Gas separators and dispersers ensure reliable Electric Submersible Pump (ESP) operation by removing free gas from production fluids to prevent gas locking, cavitation, and equipment failure.
Gas separators, dispersers, and combined gas separator-disperser units are engineered to ensure the stable operation of Electrical Submersible Pumps (ESP) when pumping well fluids with high free gas content.
In the oilpatch, a Gas Separator is an indispensable tool for wells with high GOR (Gas-Oil Ratio). It is installed at the pump intake - either replacing the standard intake module or positioned right after it if the separator lacks its own intake screen. The separator uses centrifugal force to spin the gas out of the fluid, venting it into the casing annulus to prevent "gas lock" and ensure steady production.
Dispersers (also known as gas handlers) take a different approach. Instead of venting the gas, they grind and mix the gas bubbles into the fluid, creating a homogenous, fine-grained mixture (gas-liquid emulsion). This allows the pump to handle a GVF (Gas Volume Fraction) of up to 45%–55% without losing prime.
Key Application Breakdown:
- Gas Separator: Use when you need to physically remove free gas from the stream and vent it to the annulus.
- Disperser: Use for moderate gas levels or when high water-cut makes separation less efficient; it prepares the mixture for the pump stages.
- Combined Unit (GSD): The "heavy hitter" for extreme conditions, combining separation and homogenization in one.
- Operating Limits: Standard separators are typically effective up to certain flow rates. For example, if your well produces 3,000 BPD (Barrels Per Day), separation efficiency might drop as fluid velocity increases.
- Dimensions: Always check your clearance. If a separator is 10 feet (3.05 m) long, ensure the wellbore geometry and dogleg severity allow for safe deployment.
Inside the unit, a high-speed rotor spins the well fluid. Because gas is much lighter (less dense) than oil or water, the centrifugal force flings the heavier liquid to the outer walls, while the lighter gas bubbles are forced toward the center (the rotor shaft). From there, the gas is diverted and vented through ports into the casing annulus, while the "gas-free" liquid enters the first stage of the ESP.
The disperser (also known as a gas handler) is designed to grind gas inclusions within the well fluid, creating a homogenous gas-liquid mixture before it enters the intake of the Electrical Submersible Pump.
As the gas-liquid stream passes through the disperser, the mixture becomes more uniform and the gas bubbles are finely broken down.

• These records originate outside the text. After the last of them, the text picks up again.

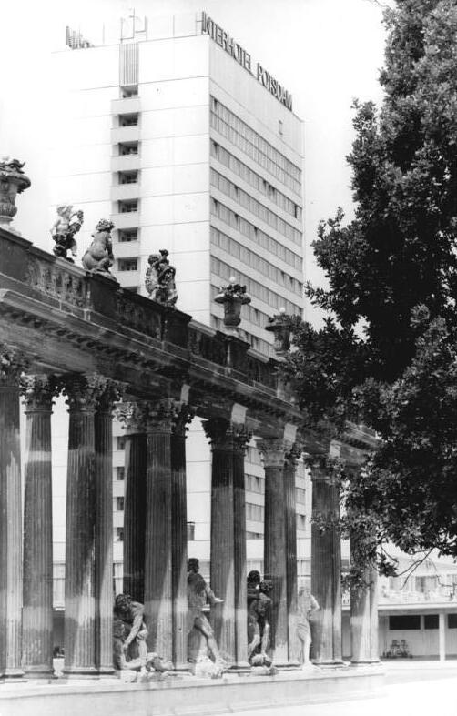 Zentralbild-Link-29.7.70-Ill.-Potsdam: Interhotel und Kolonaden des ehemaligen Stadtschlosses Die von G.W.Knobelsdorff geschaffenen Kolonaden - ehemals Schmuck des Potsdamer Stadtschlosses - Reste preußischer "Herrlichkeit" bilden einen interessanten Kontrast zum modernen Interhotel Potsdam, Zeugnis der Aufbauleistungen unseres Volkes. - Vorbereitendes Bildmaterial zum 25. Jahrestag Potsdiabkommen-"
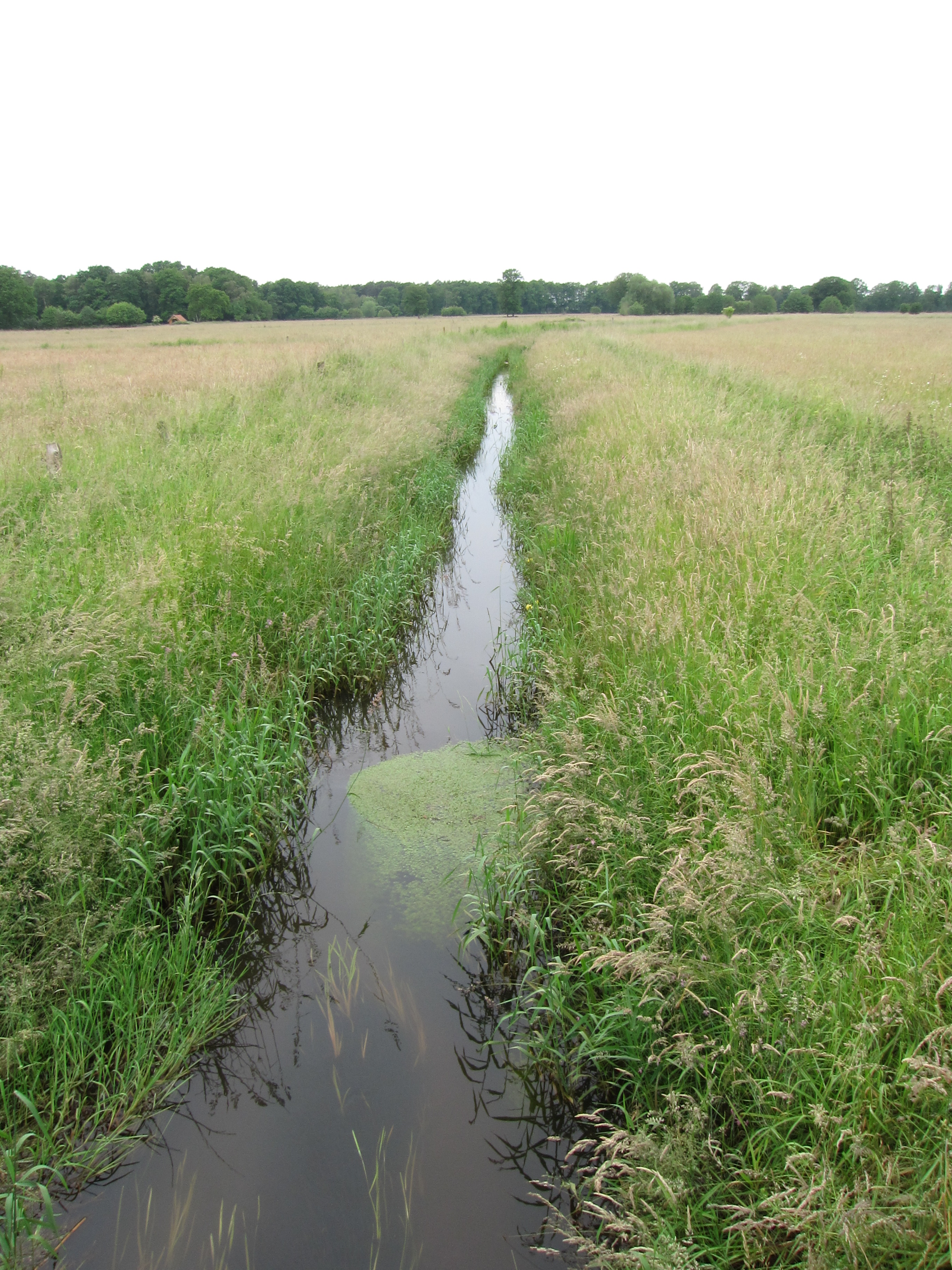 Naturschutzgebiet „Haverforths Wiesen und Grützemachers Kanälchen“ (NSG ST-031), Grützemachers Kanälchen, Blick vom Saerbecker Damm
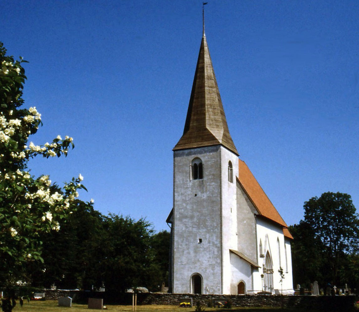 Martebo kyrka.

This significantly improves ESP performance by reducing vibration and flow pulsation within the tubing string (production tubing), ensuring the pump operates at its rated efficiency (BEP - Best Efficiency Point).

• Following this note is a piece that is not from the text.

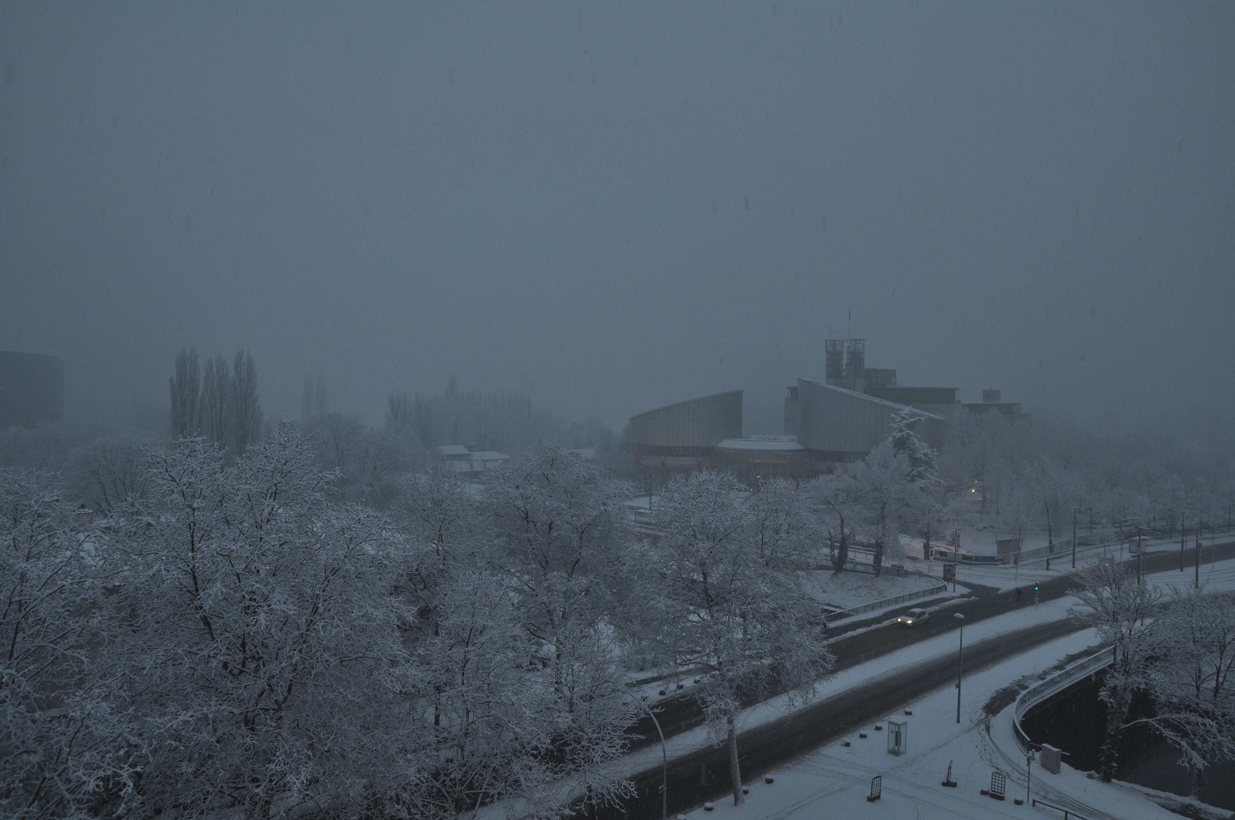 Cour européenne des droits de l'homme

Combined gas separator-disperser (GSD) units are installed at the pump intake in place of a standalone gas separator or disperser.
These units are specifically utilized in wells with exceptionally high GOR (Gas-Oil Ratio), where neither a separator nor a disperser alone can ensure stable operation of the Electrical Submersible Pump.
In the "oilpatch," we deploy these combined tools as a last line of defense. When you’re dealing with extreme gas interference that would typically cause a gas lock even with a standard handler, the GSD steps in to both vent the bulk gas to the casing annulus and homogenize the remaining bubbles before they hit the pump stages.
Application Conditions
Gas separators, dispersers, and combined gas separator-disperser (GSD) units are engineered to operate within the following well fluid parameters:
- Maximum Free Gas Volume Fraction (GVF) at the Intake (%):
- Gas Separators: 55%
- Dispersers: 30%–40%
- Combined GSD Units: 65%
- Fluid Temperature: 248°F (120°C) Note: High-temperature versions available up to 302°F (150°C) upon request.
- Hydrogen Ion Concentration (pH): 5.0–8.5
- Total Suspended Solids (TSS) Concentration: 1.0 g/L
- Solids Microhardness (Mohs Scale): max 7
- Maximum Hydrogen Sulfide (H2S) Concentration: 1.25 g/L
- Maximum Water Cut: 99%
- Maximum Fluid Density: 11.7 lb/gal (1400 kg/m³)
- Maximum Kinematic Viscosity: 1 cSt (1 mm²/s) (at which the unit maintains rated head and efficiency without derating).
In the design of these units, the radial bearing friction pairs are made of tungsten carbide (hard alloy). The thrust bearing (axial support) is constructed from high-grade ceramics. To enhance resistance against hydro-abrasive wear, the head/base components and housing protective sleeves are manufactured from corrosion-resistant stainless steel. The flow path components (stages) are cast from stainless steel and Ni-Resist type cast iron, providing superior corrosion and erosion resistance with a hardness rating of 190–240 HB.
A corrosion-and-wear-resistant version is available for all units to meet specific well conditions.